PROBLEM TO SOLVE ▸ Return exactly, please, the lines from the one containing "Batiment d'une colonie" to the last line of the entries below, and nothing else, leaving pictures out.

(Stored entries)
= Beginning of Section =

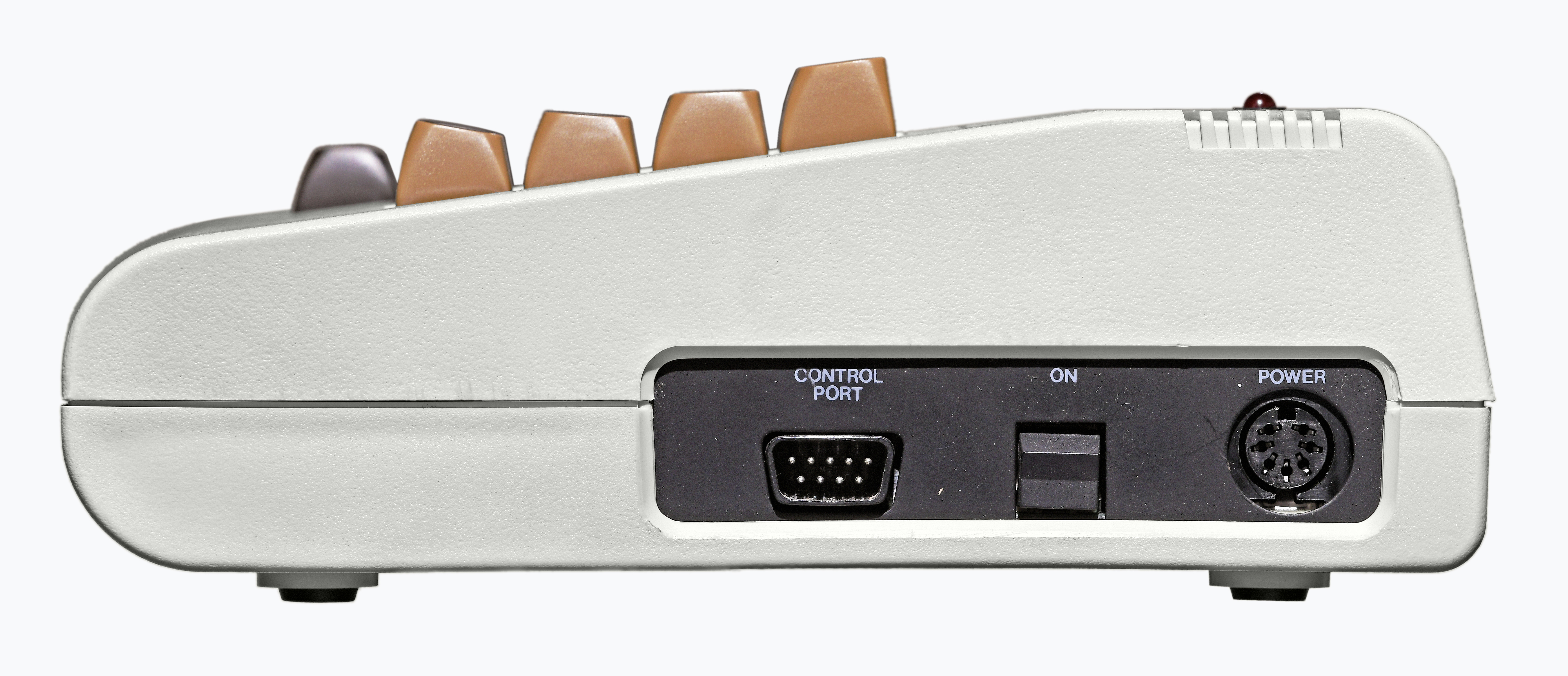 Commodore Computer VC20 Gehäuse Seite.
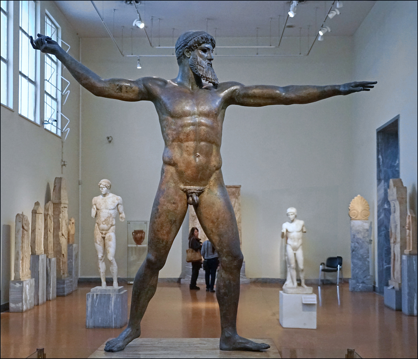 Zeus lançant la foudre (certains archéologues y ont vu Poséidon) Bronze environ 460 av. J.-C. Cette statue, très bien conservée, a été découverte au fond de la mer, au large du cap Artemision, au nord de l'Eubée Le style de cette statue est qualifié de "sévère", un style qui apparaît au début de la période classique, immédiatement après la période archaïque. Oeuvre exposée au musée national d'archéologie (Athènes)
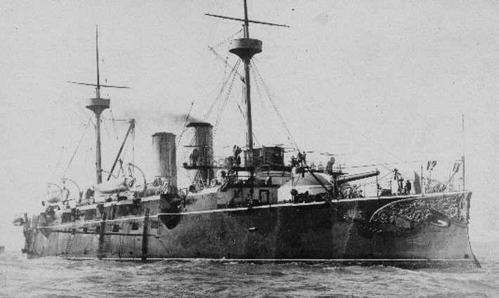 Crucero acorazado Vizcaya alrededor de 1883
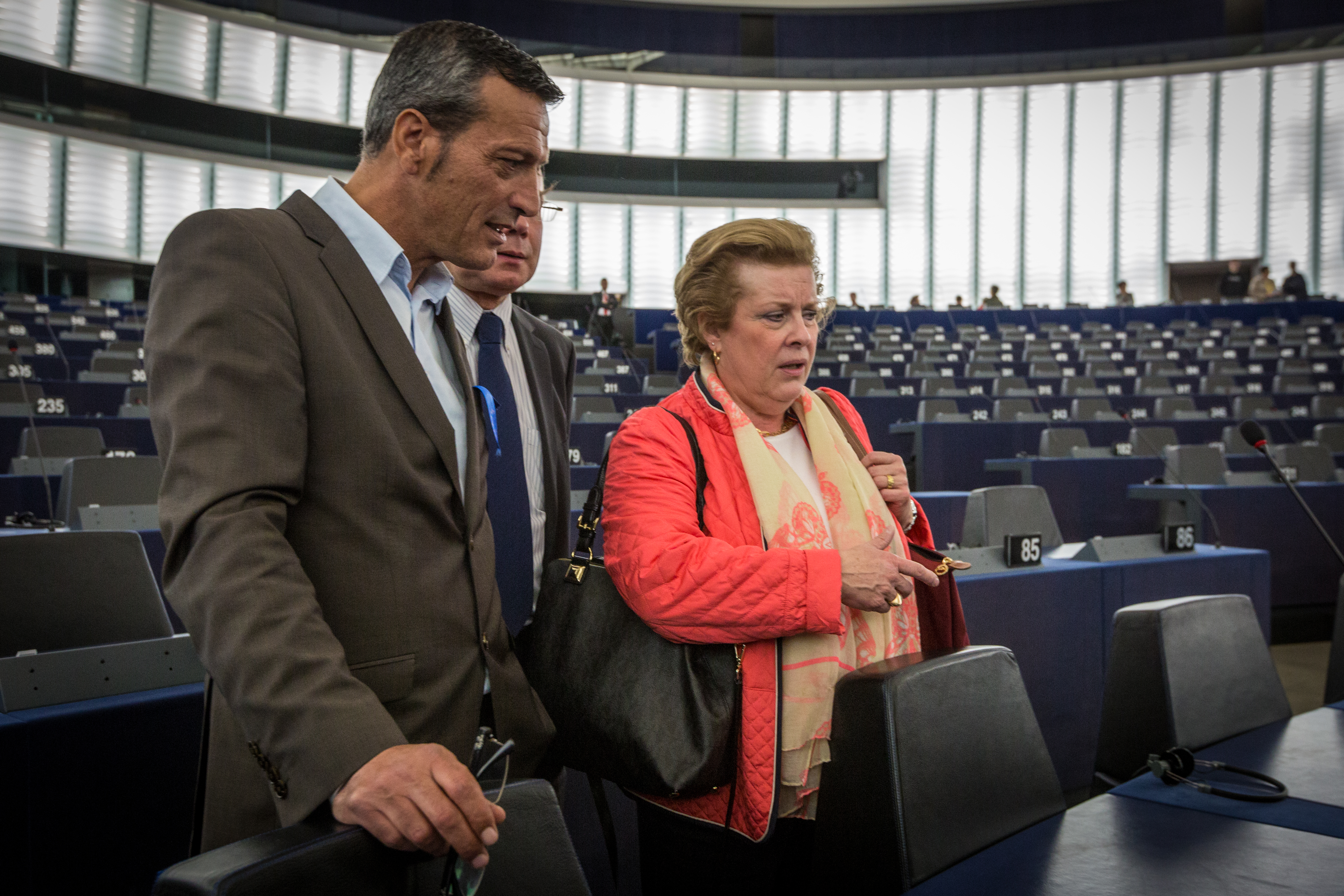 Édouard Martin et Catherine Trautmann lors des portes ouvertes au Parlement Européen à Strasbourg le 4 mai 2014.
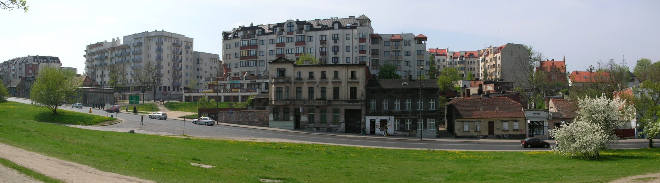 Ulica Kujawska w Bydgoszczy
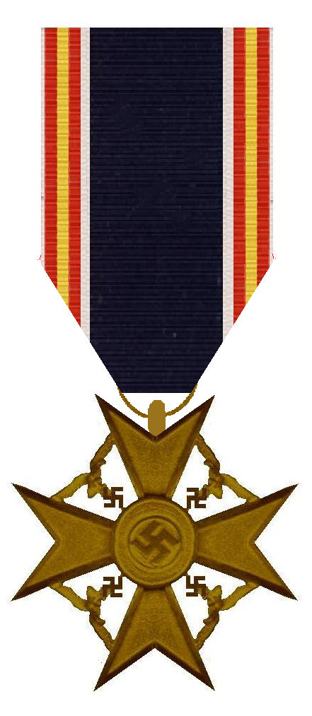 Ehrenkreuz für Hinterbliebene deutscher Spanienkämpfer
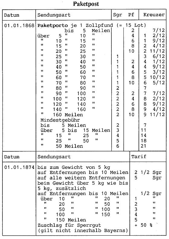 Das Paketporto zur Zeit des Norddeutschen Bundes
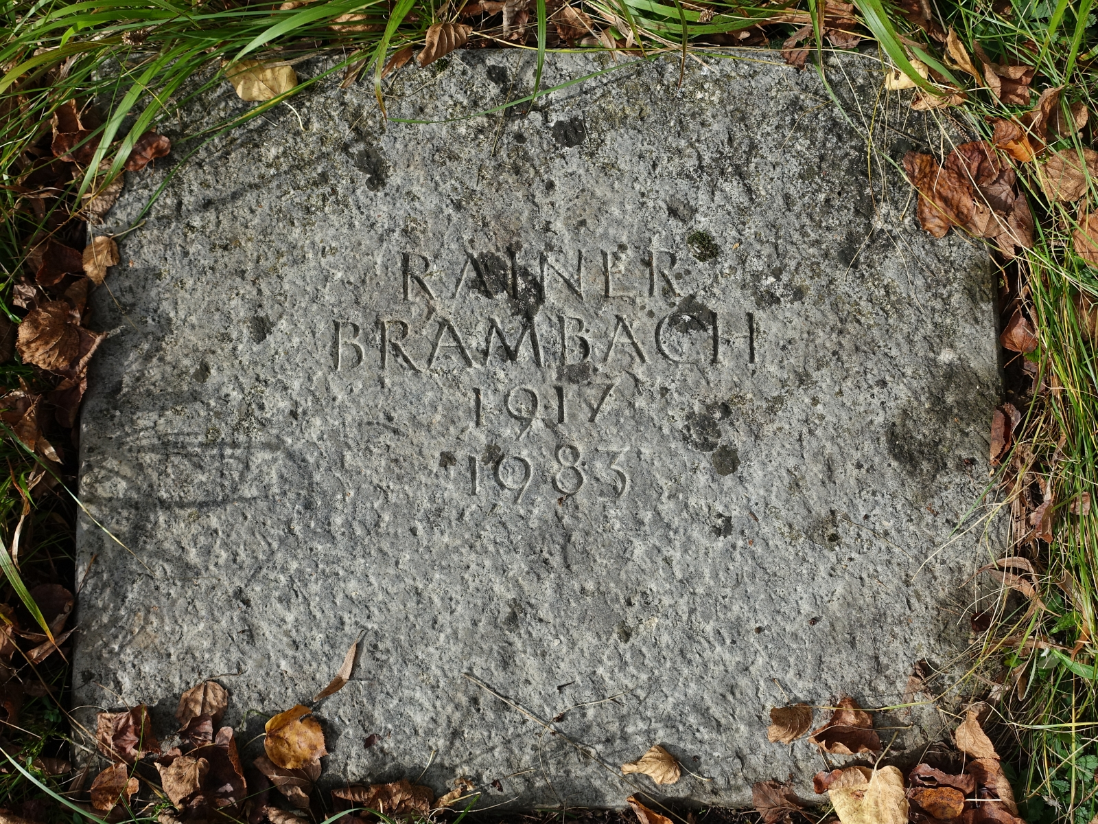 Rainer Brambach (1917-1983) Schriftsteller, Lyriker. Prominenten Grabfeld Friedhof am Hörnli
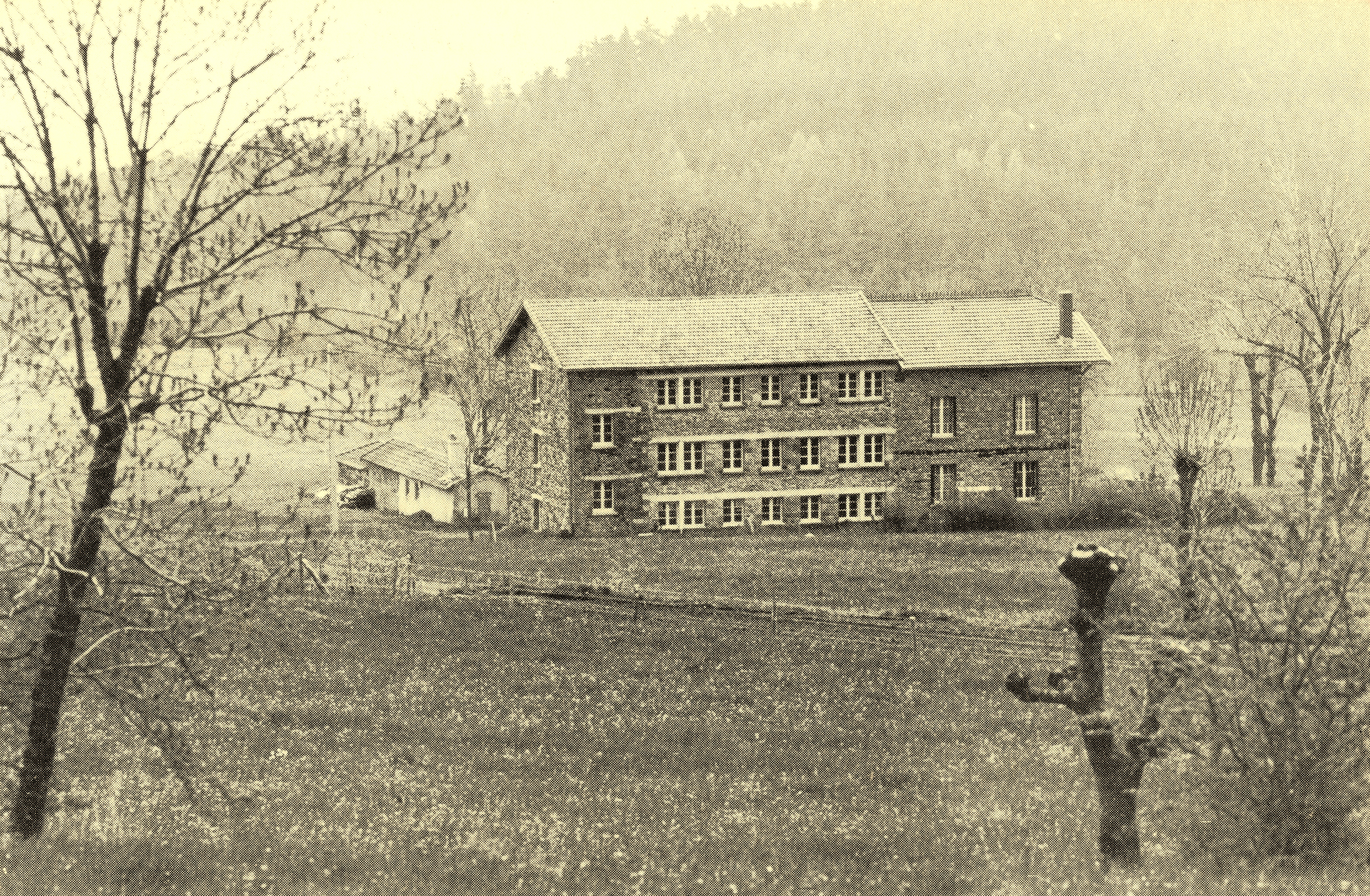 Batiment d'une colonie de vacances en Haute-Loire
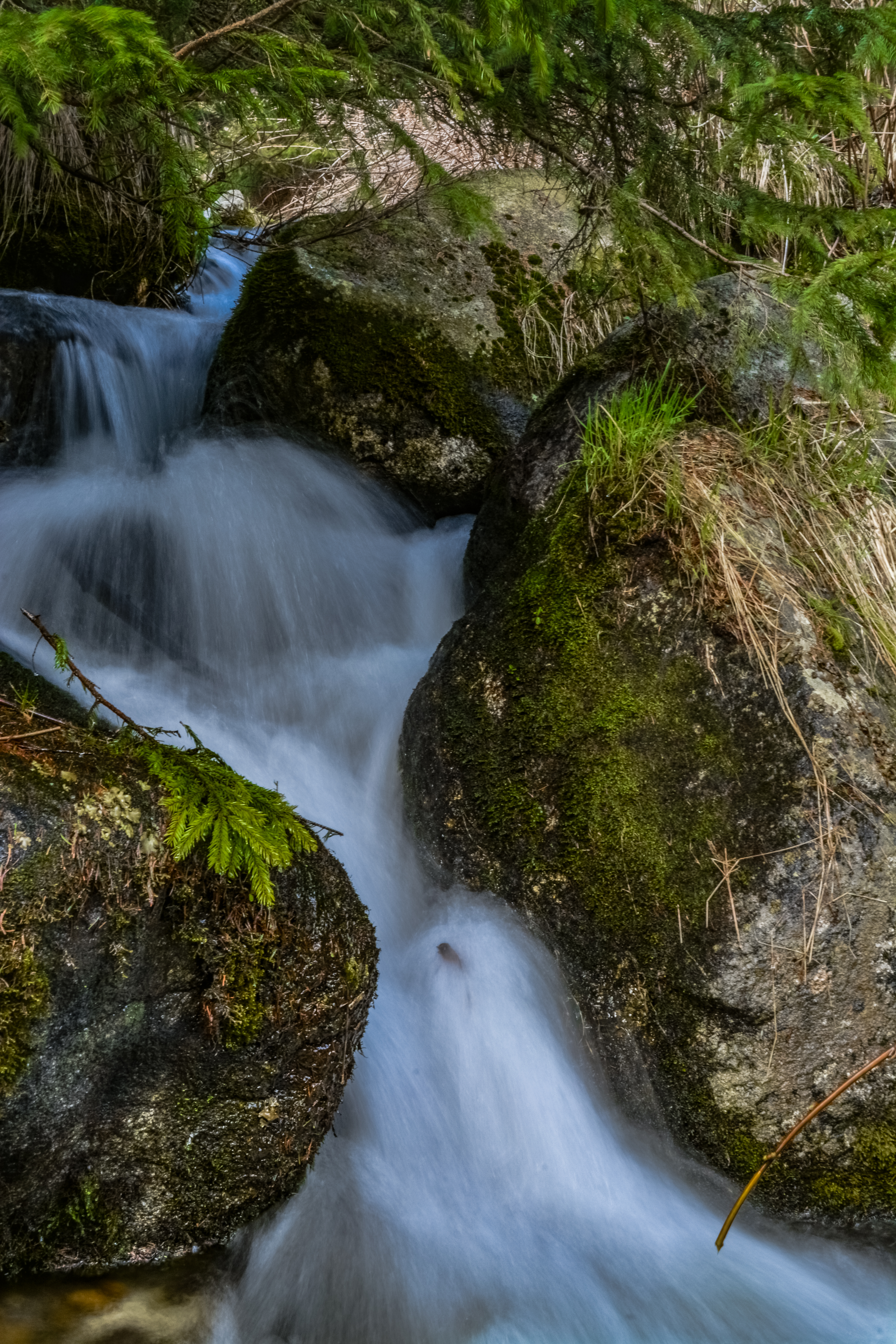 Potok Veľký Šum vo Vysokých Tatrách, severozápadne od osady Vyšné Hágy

= End of Section =

EXERCISE RESPONSE ▸
 Batiment d'une colonie de vacances en Haute-Loire
 Potok Veľký Šum vo Vysokých Tatrách, severozápadne od osady Vyšné Hágy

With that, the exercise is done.